Quem mora em grandes cidades tem algumas preocupações já cotidianas: trânsito caótico, falta de tempo, mercado imobiliário cada vez mais agressivo e… qualidade do ar. Muita gente acaba nem dando atenção, mas o ar que a gente respira nos centros urbanos nem de longe é o mais adequado. Além de causar inflamações em todo o sistema respiratório, do nariz até os pulmões, as pessoas podem adicionar uma nova preocupação na listinha.

De acordo com uma matéria publicada no site do The New York Times, a exposição à poluição do ar pode acelerar o envelhecimento do cérebro. A descoberta do novo estudo foi publicada na revista Annals of Neurology. Alguns estudos mais antigos já haviam mostrado que a poluição atmosférica pode causar danos no sistema vascular, mas esse mostrou agressões diretamente no cérebro.

De 1996 a 1998, cerca de 1,4 mil mulheres sem problemas mentais foram inscritas em um grande estudo de saúde. Na pesquisa, os especialistas teriam medido o volume cerebral através de exames de ressonância magnética entre 2005 e 2006, quando todas elas estavam na faixa de 71 a 89 anos.

Eles também usaram dados de satélite para calcular as partículas poluentes inaláveis, menores que 2,5 micrômetros, conhecidas como poeira fina. Esse tipo de poluente entra facilmente nos pulmões e, posteriormente, cai na corrente sanguínea. Em paralelo, os pesquisadores utilizaram as referências residenciais das mulheres para observar a poluição nos locais onde elas viviam.
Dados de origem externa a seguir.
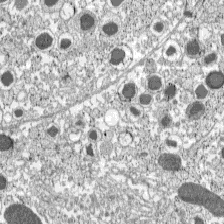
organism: C57BL Mouse
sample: Pancreatic islet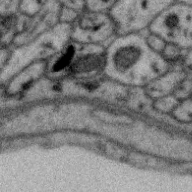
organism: Zebra finch
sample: Brain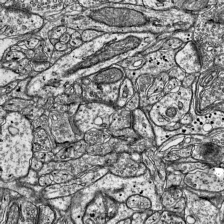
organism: Mouse
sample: Visual Cortex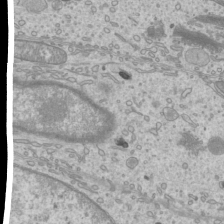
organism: Mouse
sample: Cilia; mouse epididymis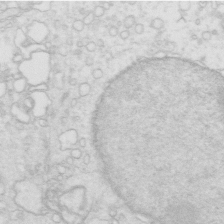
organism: Mouse
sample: Multiciliated cells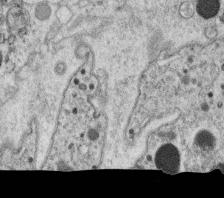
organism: C. elegans
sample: C. elegans oocyte; sperm cells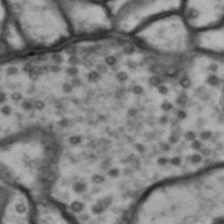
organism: Drosophila
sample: Brain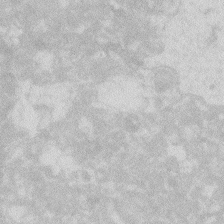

Quando todos os dados da pesquisa foram cruzados, os investigadores conseguiram observar que a cada centímetro cúbico de poluição ocorria também uma diminuição de 6,23 centímetros cúbicos de matéria branca nas pessoas – o equivalente a algo em torno de um e dois anos de envelhecimento cerebral.

De acordo com a matéria, o estudo tomou o cuidado ainda de analisar vários pontos como sedentarismo, tabagismo, índice de massa corporal. Mesmo com todos os fatores, o resultado final continuou garantindo a associação entre o envelhecimento precoce do cérebro e a poluição do ar.

Ou seja, se na listinha de problemas relacionados à poluição do ar já tinha coisas como rinite, bronquite, alergia, enfisemas, câncer, envelhecimento da pele e problemas cardiovasculares, já podemos colocar nessa conta também aceleramento da perda de funções cognitivas, aumento do risco de derrame e a perda de função cerebral, também conhecida como demência.

Vale lembrar que nas últimas medições do ar no Brasil, foi apontado que só em São Paulo 99 mil pessoas morreram entre 2006 e 2011 em função de doenças respiratórias ou cardiovasculares ligadas à poluição. No Rio de Janeiro, o número foi de 36 mil no mesmo período.